ALTERAÇÕES GERAIS (POR SISTEMA) 
 Sistema reprodutor 
o Útero – O blastocisto (futuro embrião) implanta-se e inicia a secreção de 
HCG (hormona coriónica humana), cuja função é impedir a degeneração 
do corpo amarelo, impedindo a diminuição dos níveis de estrogénio e de 
progesterona e impedindo, assim, a menstruação. Para conter o produto 
da concepção, o útero cresce rapidamente, sobretudo à cursta da 
hipertrofia das células miometriais. Ocorre hipertrofia e hiperplasia do 
tecido conjuntivo, vasos e inervação. Útero cresce cerca de 4 cm por mês, 
sofre um aumento do peso, de 70gr para 1200gr e um aumento do 
volume, de 10ml para 2-10L; 
o Colo do útero – Aumento da vascularização e hipertrofia das glândulas. 
Sinal de Godell (amolecimento do colo devido ao aumento da 
vascularização). A secreção vaginal é abundante, espessa, esbranquiçada 
e ácida (pH 3,5-6). Forma-se o rolhão mucoso que evita a contaminação 
do útero por bactérias ou outras substâncias; 
o Vagina – Aumento da vascularização e congestão. Sinal de Chadwick (cor 
azul púrpura da vagina devido ao aumento da vascularização). Mucosa 
vaginal mais espessa e flexível. Musculatura lisa hipertrofia-se e o tecido 
conjuntivo torna-se mais laxo/elástico – aumento da distensibilidade no 
parto. Aumento das secreções vaginal e cervical (brancas e ácidas); 
o Ovários – Cessa a ovulação. Persistência do corpo amarelo (produção de 
progesterona durante as primeiras 6 a 7 semanas; produção de relaxina 
ao longo da gravidez). 
o Istmo – Alonga-se e às 12 semanas faz parte da cavidade uterina. Menos 
espesso ao longo da gravidez. Fluxo sanguíneo aumenta 
exponencialmente à medida que a gravidez progride. 
o Mamas – Crescimento dos ductos, lóbulos, alvéolos mamários (durante os 
primeiros 3 meses). As glândulas de Montgomery aumentam de tamanho. 
29 
 
Aumento do tamanho e da sensibilidade das mamas. Aumento da rede 
arteriovenosa. Veias superficiais mais salientes. Aréolas maiores, mais 
pigmentadas. Mamilos maiores, mais pigmentados e evertidos. 

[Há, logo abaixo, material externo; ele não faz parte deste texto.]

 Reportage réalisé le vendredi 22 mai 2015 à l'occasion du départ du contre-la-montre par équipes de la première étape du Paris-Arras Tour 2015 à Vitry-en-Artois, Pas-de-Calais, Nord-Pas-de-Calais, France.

Hipersensibilidade mamária. 
 Orientações – Recomendar uso constante de sutiã que ofereça boa 
sustentação. 
 Sistema Cardiovascular 
o Coração – FC aumenta (10-15bpm) devido ao aumento progressivo do 
automatismo do nodo sinusal. Aumento do débito cardíaco, podendo 
atingir um máximo de 40 a 50 % entre o fim do segundo trimestre e o 
início do terceiro trimestre da gestação (20-28 semanas), mantendo-se 
depois estacionário e podendo diminuir ligeiramente (devido ao facto de 
o crescimento do útero comprimir as veias (veia cava inferior) que 
devolvem o sangue das pernas até ao coração, diminuindo o retorno 
venoso) até ao término da gravidez. Este aumento deve-se ao aumento 
do volume sistólico e da frequência cardíaca. O débito cardíaco também 
é influenciado pela posição da mãe, aumentando na posição de decúbito 
lateral esquerdo e diminuindo quando a paciente está na posição supina, 
pois o útero em crescimento pode obstruir totalmente a veia cava inferior, 
principalmente no terceiro trimestre, ocasionando uma queda do débito 
cardíaco, devida à redução do retorno venoso. Aumento do volume 
cardíaco. O Miocárdio hipertrofia-se devido a aumento da massa 
muscular, aumento do volume tele-diastólico do ventrículo esquerdo, 
aumento do diâmetro da aurícula esquerda e aumento da contractilidade 
do miocárdio. Horizontalização do coração causada por progressiva 
elevação do diafragma provocada pelo crescimento do útero. ECG – 
desvio do eixo para a esquerda, alteração ST, onda T; 
o Vasos sanguíneos – Modificações na estrutura da parede dos vasos – 
colagénio mais laxo e hipertrofia do m.liso. Paredes vasculares ficam mais 
permeáveis, facilitando a passagem de água para o espaço extra-vascular, 
favorecendo o aparecimento de edema. Vasodilatação devido à 
diminuição da sensibilidade a substâncias vasopressoras e devido à acção 
da progesterona. Diminuição da resistência periférica total devido à 
interposição do circuito uteroplacentar, que é de baixa resistência, 
expansão do volume plasmático (aumento da volémia) que leva à 
necessidade de aumento de espaço vascular para conter esse maior 
volume, redução do hematócrito que reduz a viscosidade sanguínea, 
30 
 
diminuição da sensibilidade às substâncias vasopressoras, tais como 
angiotensina II, efeitos relaxantes da progesterona sobre o músculo liso, 
que promovem a vasodilatação. Diminuição da pressão sanguínea que se 
inicia logo nas primeiras semanas de gravidez, atinge o seu máximo 
durante o 2º trimestre e regressa ao normal com a aproximação do termo. 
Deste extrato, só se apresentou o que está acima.